In any case, the brutal attack on the students drove home the gravity of Mexico’s human rights crisis.

Journalistic investigations have documented at least 80 extrajudicial executions committed this year by the army and the federal police in three supposed “shootouts” with organised crime groups in the central states of México and Michoacán.

In Iguala, civilian brigades searching for the remains of missing family members in the hills around the city have found 104 bodies in clandestine graves, although only nine of them have been identified so far.

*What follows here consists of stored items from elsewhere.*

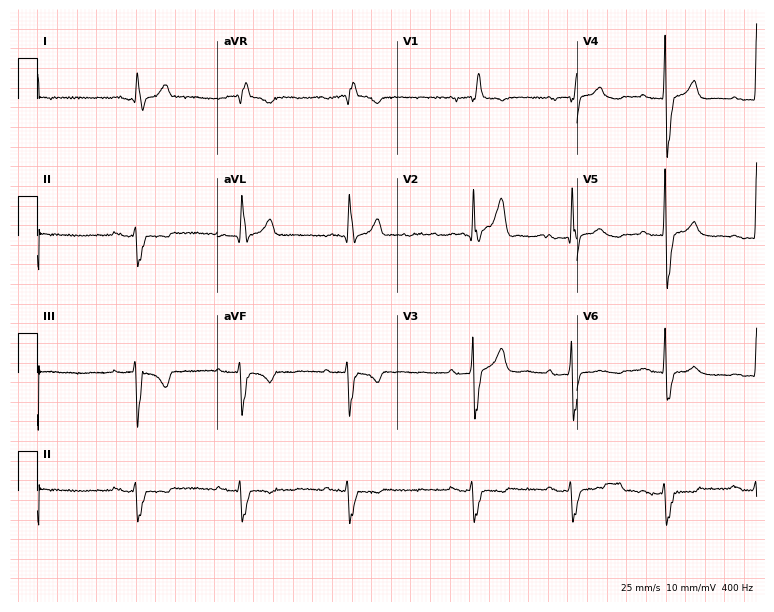
Resting 12-lead electrocardiogram (7.3-second recording at 400 Hz). Patient: a 70-year-old male. The tracing shows first-degree AV block, right bundle branch block.
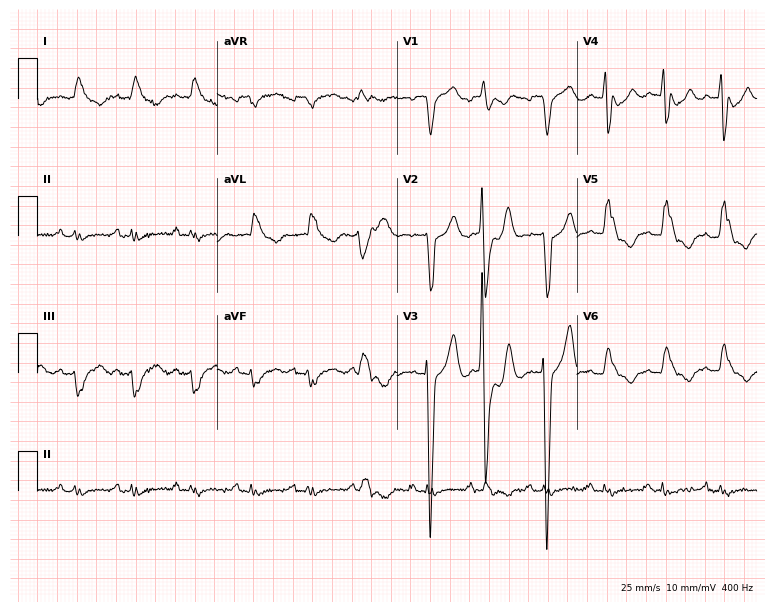
Electrocardiogram, an 82-year-old male patient. Interpretation includes left bundle branch block, sinus tachycardia (a sinus rate of 100 beats per minute or more).
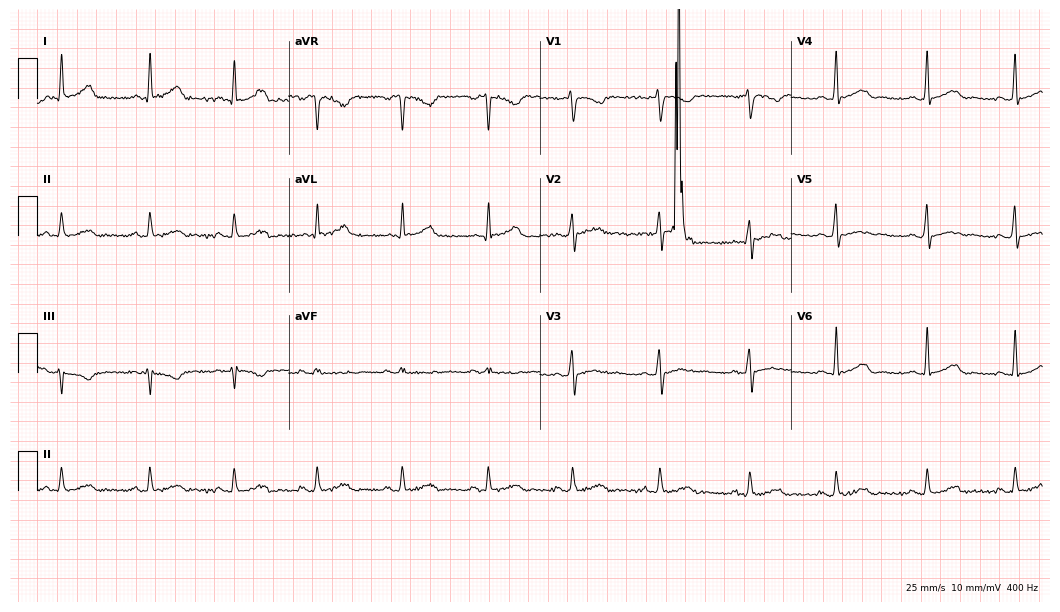
Electrocardiogram (10.2-second recording at 400 Hz), a male patient, 51 years old. Overall reading on record: normal ECG.
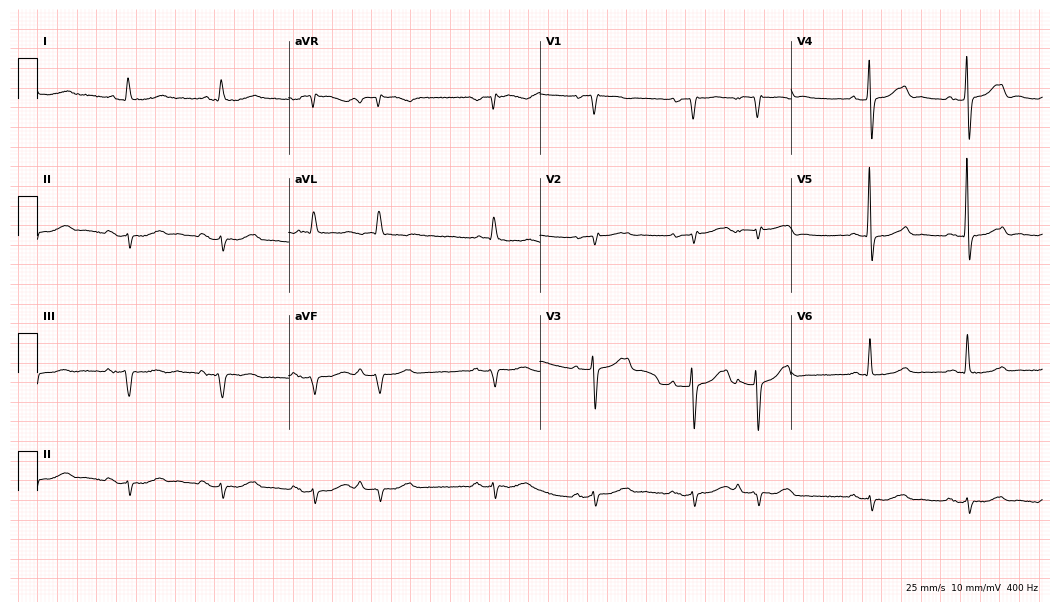
Standard 12-lead ECG recorded from a 76-year-old woman (10.2-second recording at 400 Hz). None of these six findings is recorded: first-degree AV block, right bundle branch block, left bundle branch block, sinus bradycardia, atrial fibrillation, sinus tachycardia.
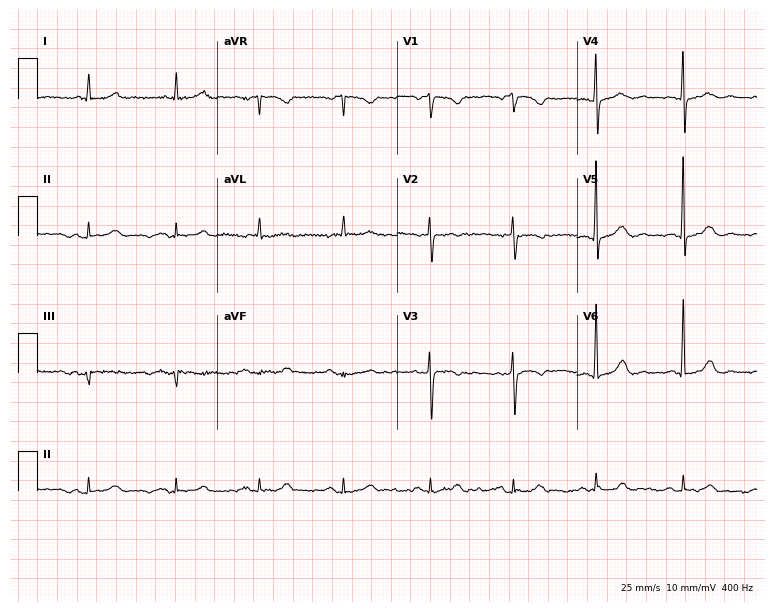
12-lead ECG from a 75-year-old woman. Recorded interpretation: within normal limits.
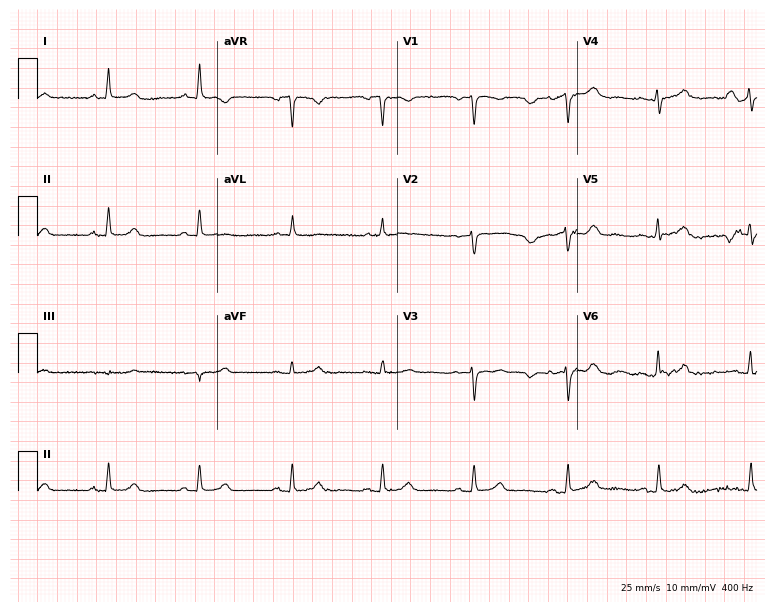
Electrocardiogram, a woman, 76 years old. Of the six screened findings (first-degree AV block, right bundle branch block, left bundle branch block, sinus bradycardia, atrial fibrillation, sinus tachycardia), none is recorded. Findings outside these six are not listed.
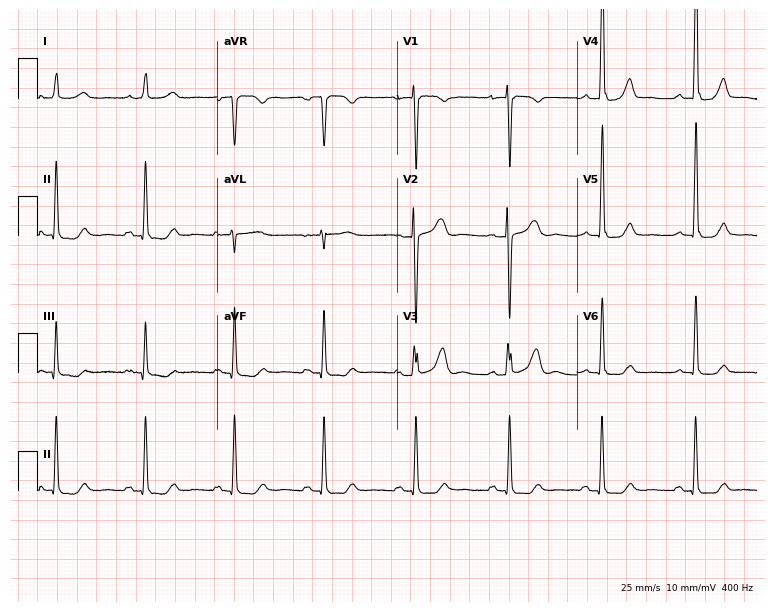
Resting 12-lead electrocardiogram (7.3-second recording at 400 Hz). Patient: a female, 54 years old. None of these six findings is recorded: first-degree AV block, right bundle branch block, left bundle branch block, sinus bradycardia, atrial fibrillation, sinus tachycardia.

“It’s not just Ayotzinapa; the whole country is like this,” one of the members of the brigades, Graciela Pérez, told IPS. She has been searching for her missing daughter for three years now, in the south of Tamaulipas, 750 km north of Iguala, where she mapped – on her own – the location of 50 secret graves in January and February.

In response to the crisis, the IACHR has scheduled a Sep. 28-Oct. 2 on-site visit, as requested by human rights groups.

And in the legislature, four separate bills to create a law that would classify the crime of forced disappearance have been tabled and are awaiting debate.

“This is the first forced disappearance of a large group of people, members of a social movement, in contemporary Mexico,” says the Cerezo Committee report, referring to the disappearance of the students.

On Wednesday Sept. 23, the parents of the missing students began a 43-hour hunger strike, one day before meeting with the president.

And a Saturday Sep. 26 march is being organised in the Mexican capital, to demand the students’ reappearance and a solution of the case.